Einstein's thinking is always on the ontological level traditional in physics; trying to describe the realities of Nature. Bohr's thinking is always on the epistemological level, describing not reality but only our information about reality. The peculiar flavor of his language arises from the absence of all words with any ontological import. J. C. Polkinghorne (1989, pp. 78,79) came independently to this same conclusion about the reason why physicists have such difficulty in reading Bohr. He quotes Bohr as saying:
"There is no quantum world. There is only an abstract quantum physical description. It is wrong to think that the task of physics is to find out how nature is. Physics concerns what we can say about nature."
[...] Bohr would chide both Wigner and Oppenheimer for asking ontological questions, which he held to be illegitimate. Those who, like Einstein (and, up until recently, the present writer) tried to read ontological meaning into Bohr's statements, were quite unable to comprehend his message. This applies not only to his critics but equally to his disciples, who undoubtedly embarrassed Bohr considerably by offering such ontological explanations as "Instantaneous quantum jumps are real physical events." or "The variable is created by the act of measurement.", or the remark of Pauli quoted above, which might be rendered loosely as "Not only are you and I ignorant of x and p; Nature herself does not know what they are."

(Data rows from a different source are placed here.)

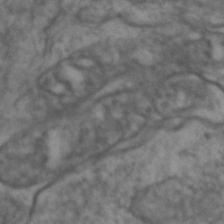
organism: Zebrafish
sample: Zebrafish embryo
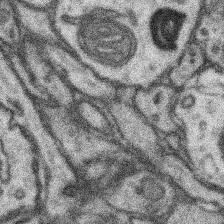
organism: Mouse
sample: Somatosensory cortex neuropil
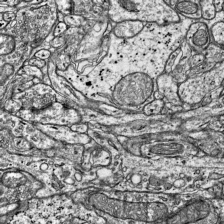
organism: Mouse
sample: Visual Cortex
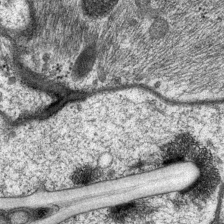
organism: P. pacificus
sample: Pharynx
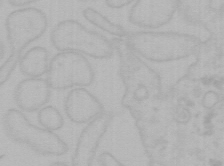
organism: Mouse
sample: Choroid plexus
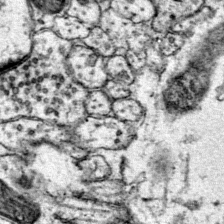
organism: Mouse
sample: Primary visual cortex
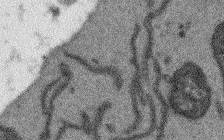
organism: Arabidopsis thaliana
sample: Root tip
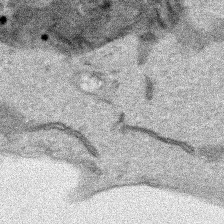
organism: Human
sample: Mitochondria in HCT116 cells
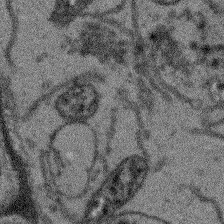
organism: Arabidopsis thaliana
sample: Root tip
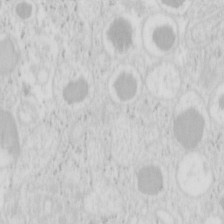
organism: Mouse
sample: Pancreas
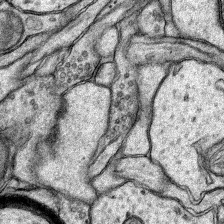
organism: Rat
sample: Hippocampus
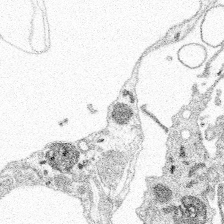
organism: Spongilla lacustris
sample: Multiple
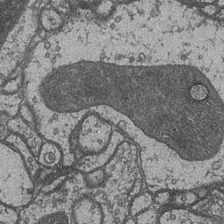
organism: Drosophila
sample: Optic medulla
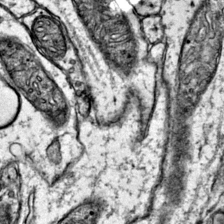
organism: Mouse
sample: Primary visual cortex
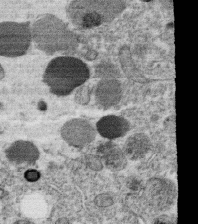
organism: C. elegans
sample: C. elegans oocyte; sperm cells
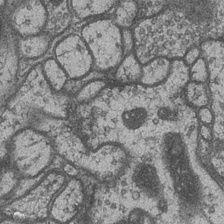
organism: Drosophila
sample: Optic medulla

We disagree strongly with one aspect of Bohr's quoted statement above; in our view, the existence of a real world that was not created in our imagination, and which continues to go about its business according to its own laws, independently of what humans think or do, is the primary experimental fact of all, without which there would be no point to physics or any other science.

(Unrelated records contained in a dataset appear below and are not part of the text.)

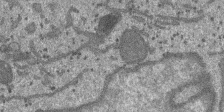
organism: Human
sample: Lung epithelial cells infected with SARS-CoV-2
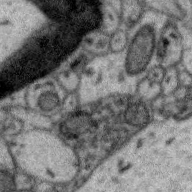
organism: Zebra finch
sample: Brain
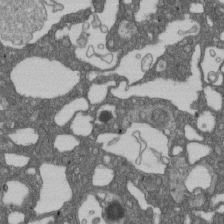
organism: Drosophila
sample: Nephrocyte
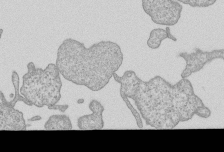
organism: Human
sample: MDA-MB-231 cells
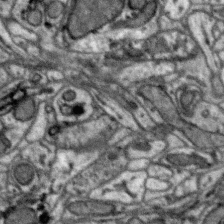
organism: Zebra finch
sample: Brain
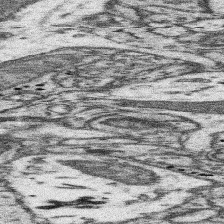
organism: Mouse
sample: Somatosensory cortex neuropil
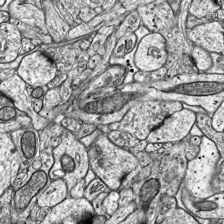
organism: Mouse
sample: Visual Cortex
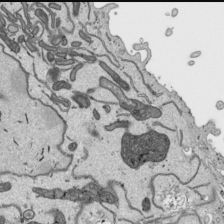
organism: Human
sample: Mitochondria in HCT116 cells
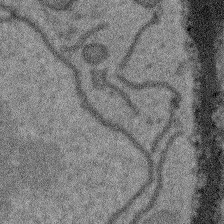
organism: Arabidopsis thaliana
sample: Root tip
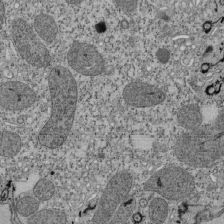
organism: Tetrahymena
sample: Cilia in tetrahymena
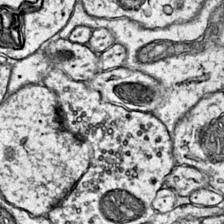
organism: Mouse
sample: Primary visual cortex
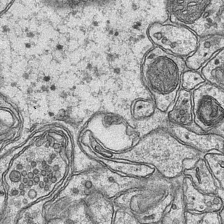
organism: Mouse
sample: CA1 Hippocampus
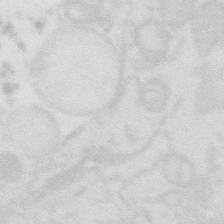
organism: Human
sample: HeLa cells
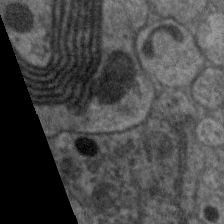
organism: C. elegans
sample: Pharynx
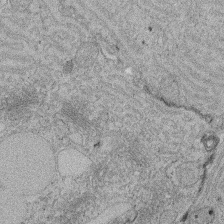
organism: Rat
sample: Salivary granule
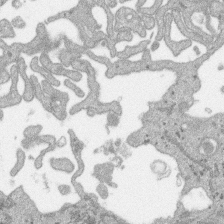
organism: Human
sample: Lung epithelial cells infected with SARS-CoV-2
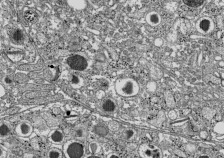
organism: C57BL Mouse
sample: Pancreatic islet
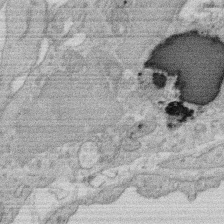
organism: Rat
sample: Salivary granule
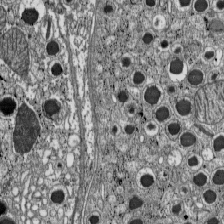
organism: C57BL Mouse
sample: Pancreatic islet
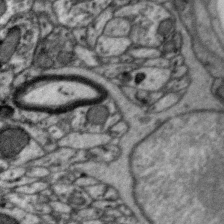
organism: Zebra finch
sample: Brain
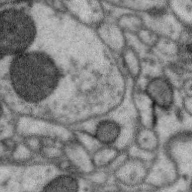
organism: Zebra finch
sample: Brain
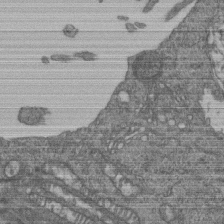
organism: Human
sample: Retinal organoid Rod and Cone cells
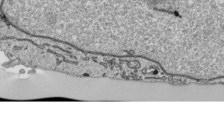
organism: Human
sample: Mitochondria in HCT116 cells
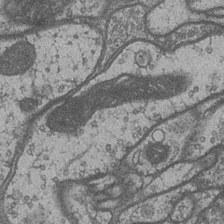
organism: Drosophila
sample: Optic medulla
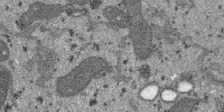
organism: Human
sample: Lung epithelial cells infected with SARS-CoV-2
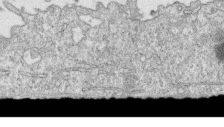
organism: Human
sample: HeLa cell HIV synapse

The whole purpose of science is learn what that reality is and what its laws are. On the other hand, we can see in Bohr's statement a very important fact, not sufficiently appreciated by scientists today as a necessary part of that program to learn about reality. Any theory about reality can have no consequences testable by us unless it can also describe what humans can see and know. For example, special relativity theory implies that it is fundamentally impossible for us to have knowledge of any event that lies outside our past light cone. Although our ultimate goal is ontological, the process of achieving that goal necessarily involves the acquisition and processing of human information. This information processing aspect of science has not, in our view, been sufficiently stressed by scientists (including Einstein himself, although we do not think that he would have rejected the idea).

Although Bohr's whole way of thinking was very different from Einstein's, it does not follow that either was wrong. In the writer's present view, all of Einstein's thinking (in particular the EPR argument) remains valid today, when we take into account its ontological purpose and character. But today, when we are beginning to consider the role of information for science in general, it may be useful to note that we are finally taking a step in the epistemological direction that Bohr was trying to point out sixty years ago.

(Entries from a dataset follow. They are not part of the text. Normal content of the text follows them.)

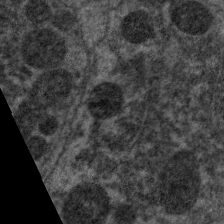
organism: C. elegans
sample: Pharynx
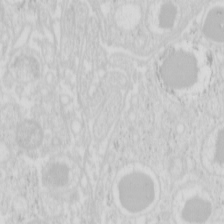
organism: Mouse
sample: Pancreas
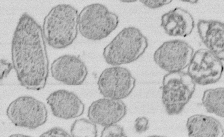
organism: E. coli
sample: Bacterial nucleoid
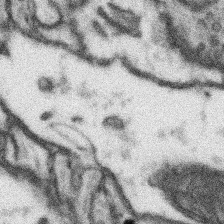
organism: Mouse
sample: Somatosensory cortex neuropil
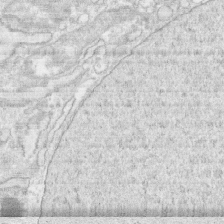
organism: Human
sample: CRL-1474
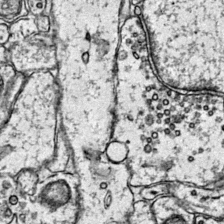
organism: Mouse
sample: Primary visual cortex
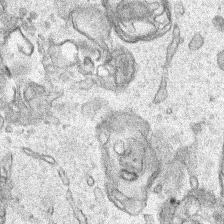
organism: Human
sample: Mitochondria in HCT116 cells
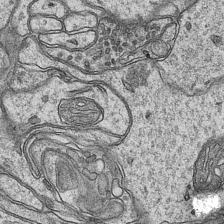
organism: Mouse
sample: CA1 Hippocampus
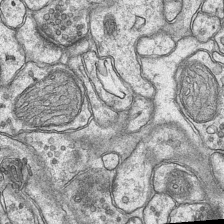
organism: Mouse
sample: CA1 Hippocampus
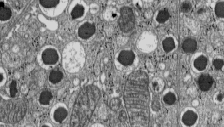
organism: C57BL Mouse
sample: Pancreatic islet
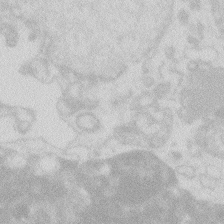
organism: Zebrafish
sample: Macrophage
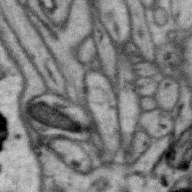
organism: Zebra finch
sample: Brain
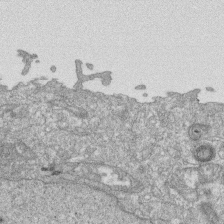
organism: Human
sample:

But our present QM formalism is not purely epistemological; it is a peculiar mixture describing in part realities of Nature, in part incomplete human information about Nature - all scrambled up by Heisenberg and Bohr into an omelette that nobody has seen how to unscramble. Yet we think that the unscrambling is a prerequisite for any further advance in basic physical theory. For, if we cannot separate the subjective and objective aspects of the formalism, we cannot know what we are talking about; it is just that simple. E.T. Jaynes, Probability in Quantum Theory (1996).